ABOUT THIS EXERCISE:
Repeat the entries below word for word, though any picture in them should be dropped.

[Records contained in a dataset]

'''

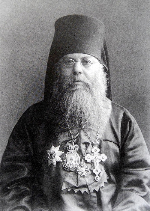 Леонид Окропиридзе
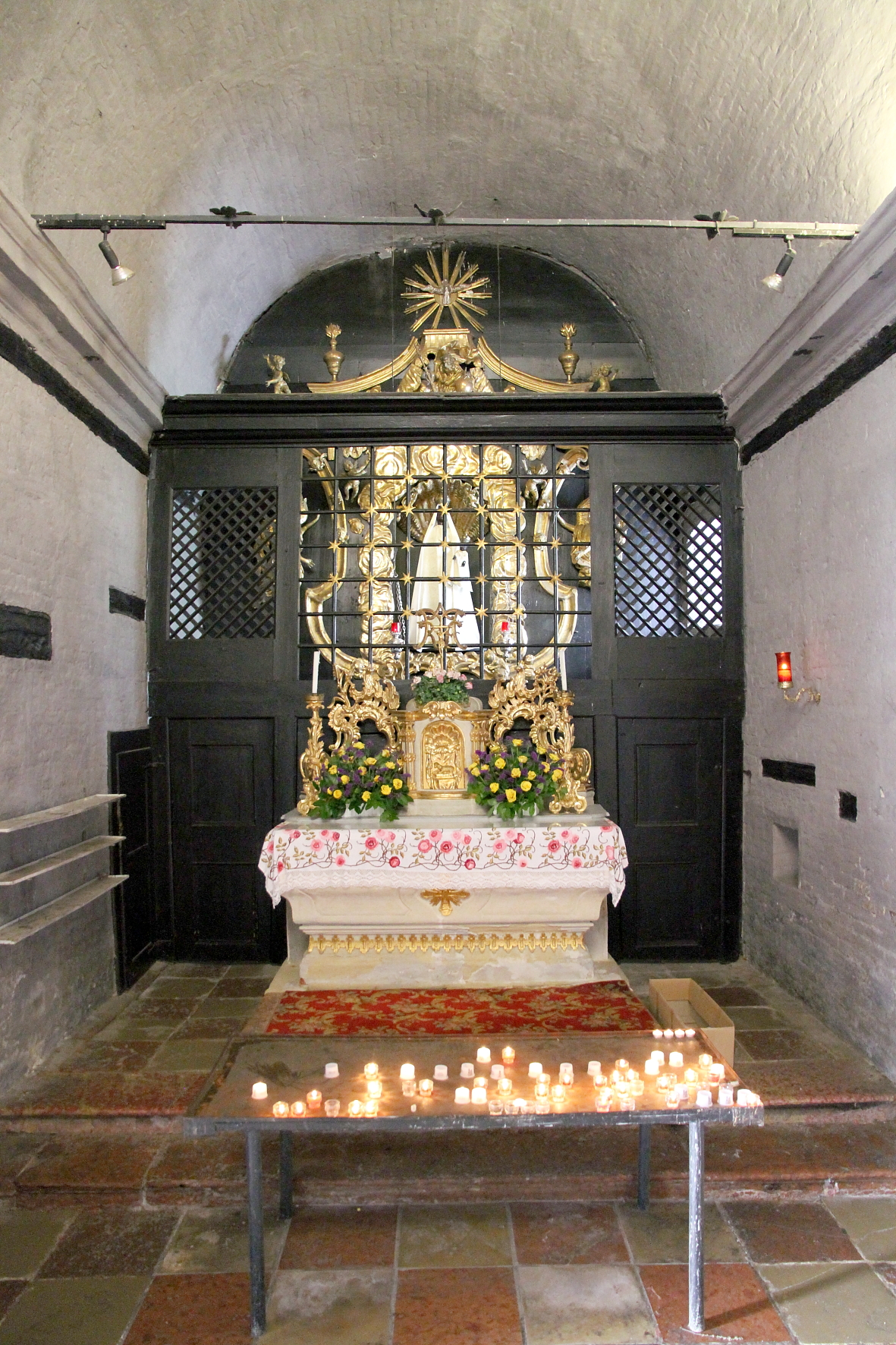 Die Innenansicht der Loretto-(Gnaden-)Kapelle des Klosters in der burgenländischen Marktgemeinde Loretto.
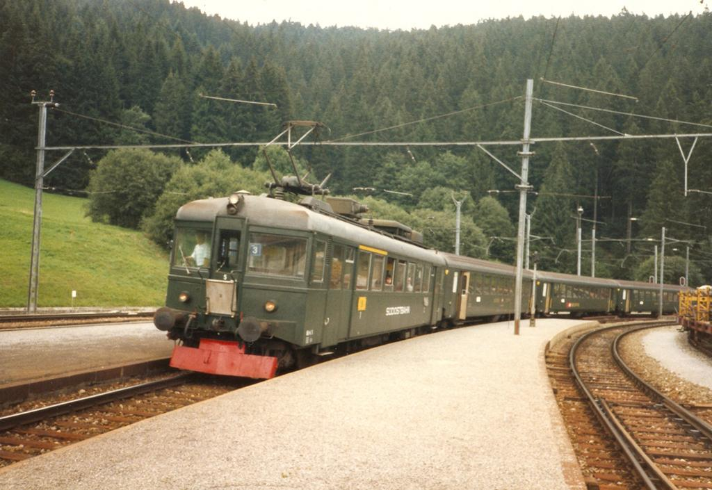 SOB-Triebwagen ABe 4/4 5 mit einem langen Personenzug in Biberbrugg
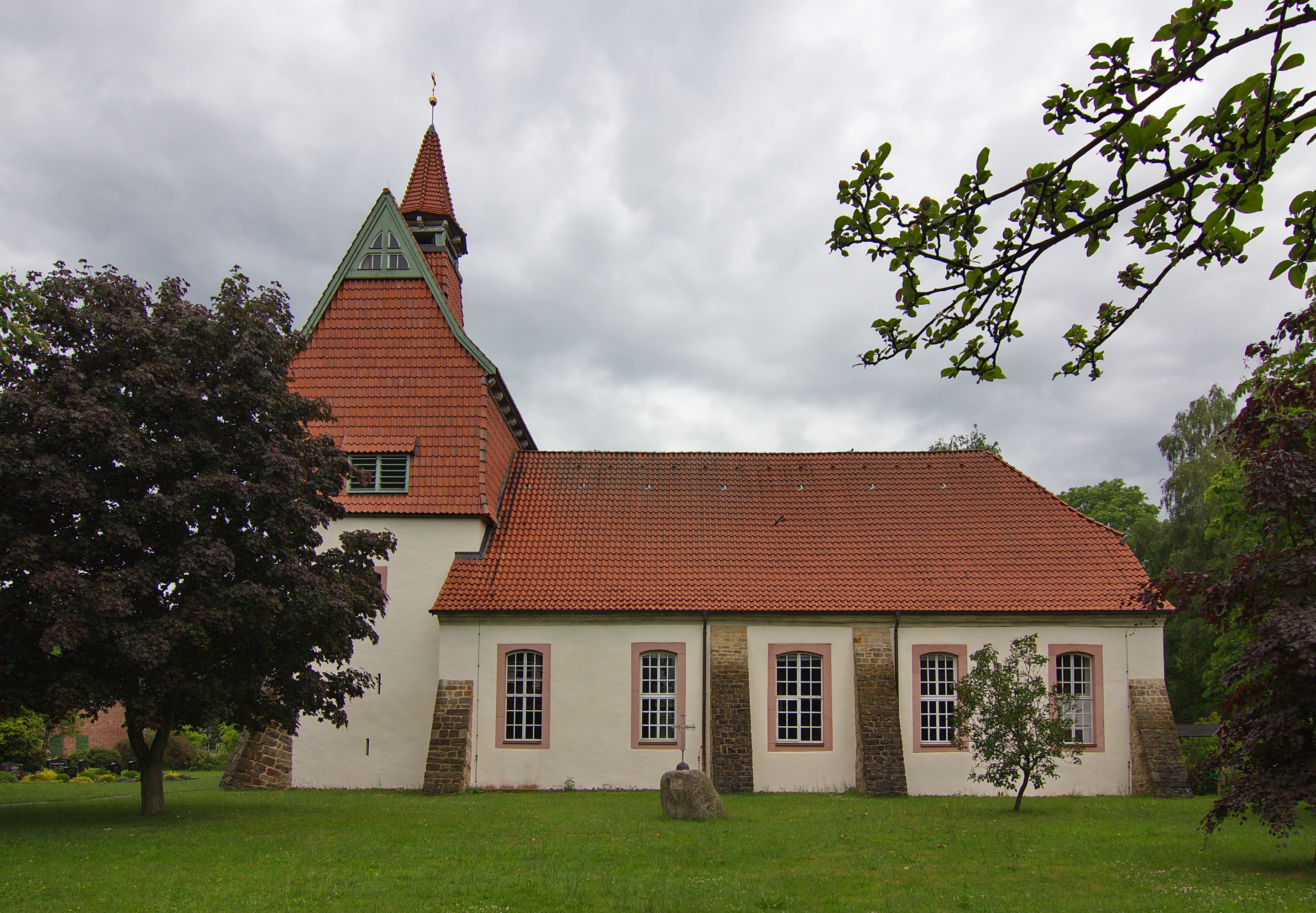 Kirche „Zum Guten Hirten“ in Schneeren (Neustadt a.Rbg.), Niedersachsen, Deutschland
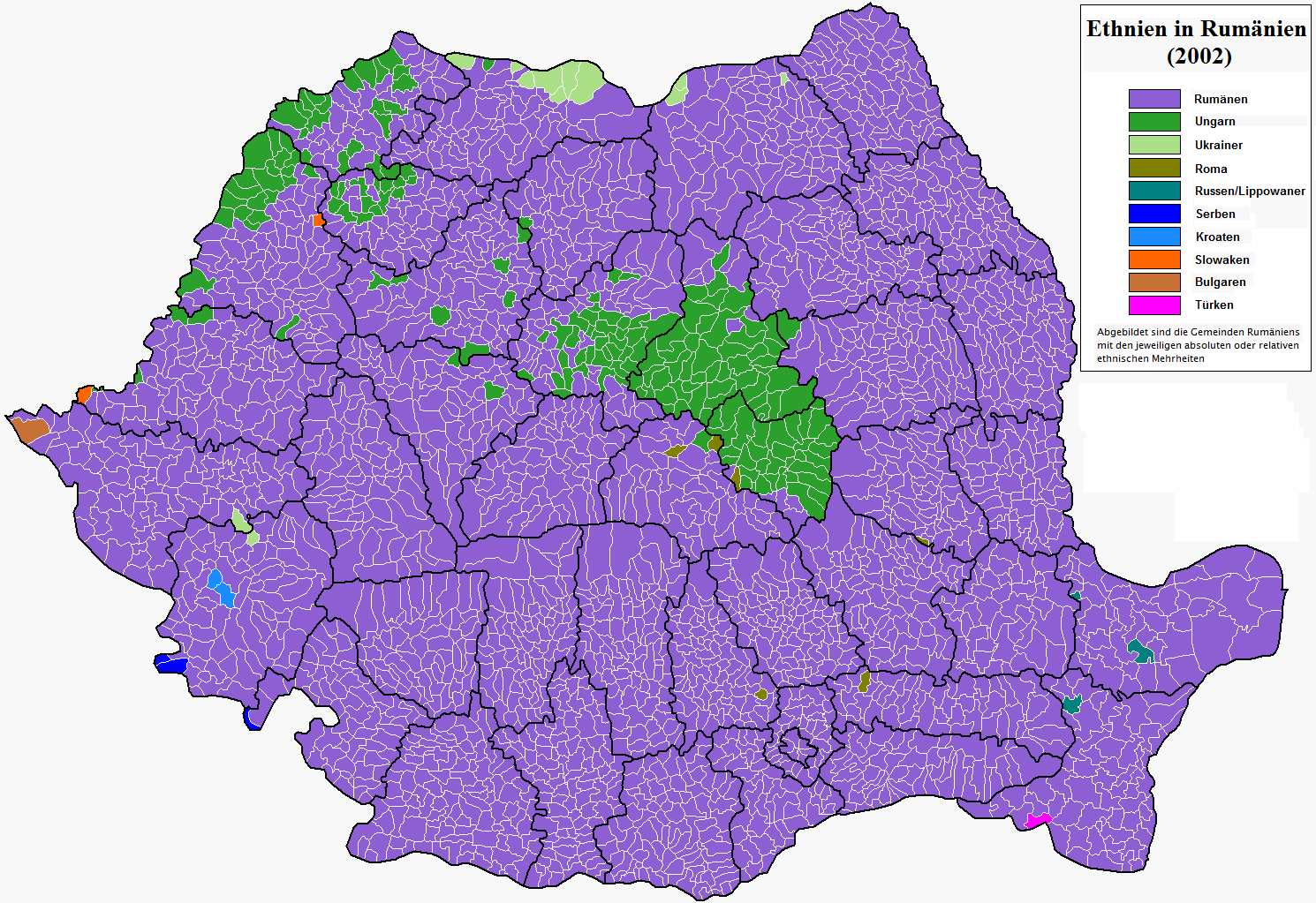 Harta etnica (2002).
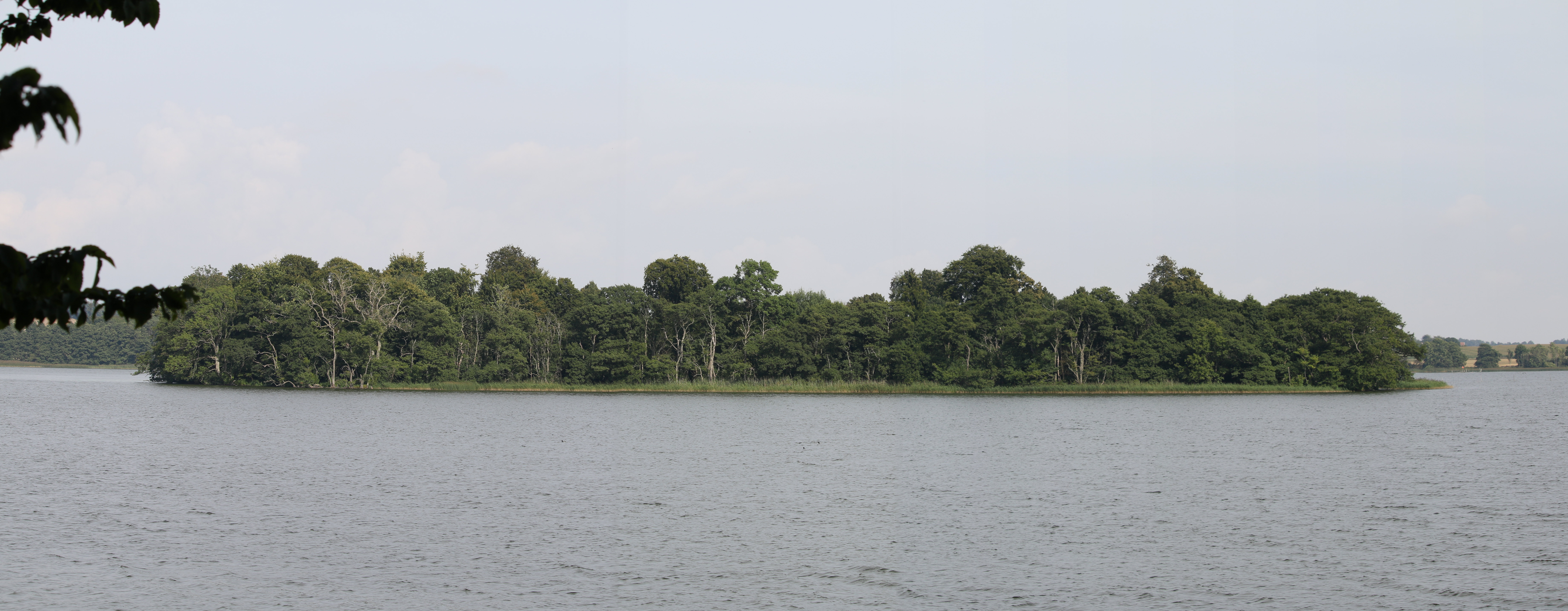 Naturreservatet Lybeck i Krageholmssjön
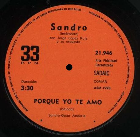 Senccillo "Yo te amo" sin marcas. Tomada del disco
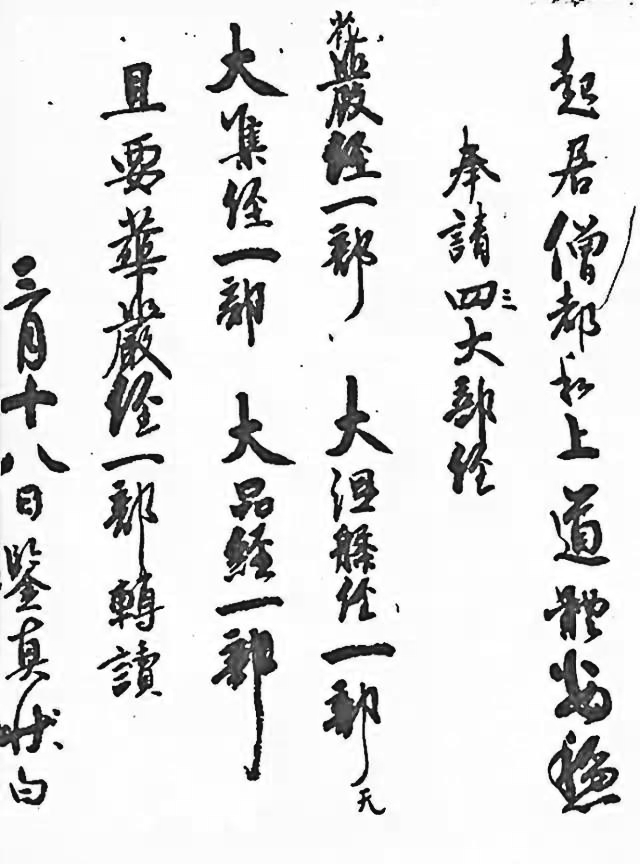 現藏日本唐招提寺的鑒真請經帖。

'''

SOLUTION FOR THIS EXERCISE:
 Леонид Окропиридзе
 Die Innenansicht der Loretto-(Gnaden-)Kapelle des Klosters in der burgenländischen Marktgemeinde Loretto.
 SOB-Triebwagen ABe 4/4 5 mit einem langen Personenzug in Biberbrugg
 Kirche „Zum Guten Hirten“ in Schneeren (Neustadt a.Rbg.), Niedersachsen, Deutschland
 Harta etnica (2002).
 Naturreservatet Lybeck i Krageholmssjön
 Senccillo "Yo te amo" sin marcas. Tomada del disco
 現藏日本唐招提寺的鑒真請經帖。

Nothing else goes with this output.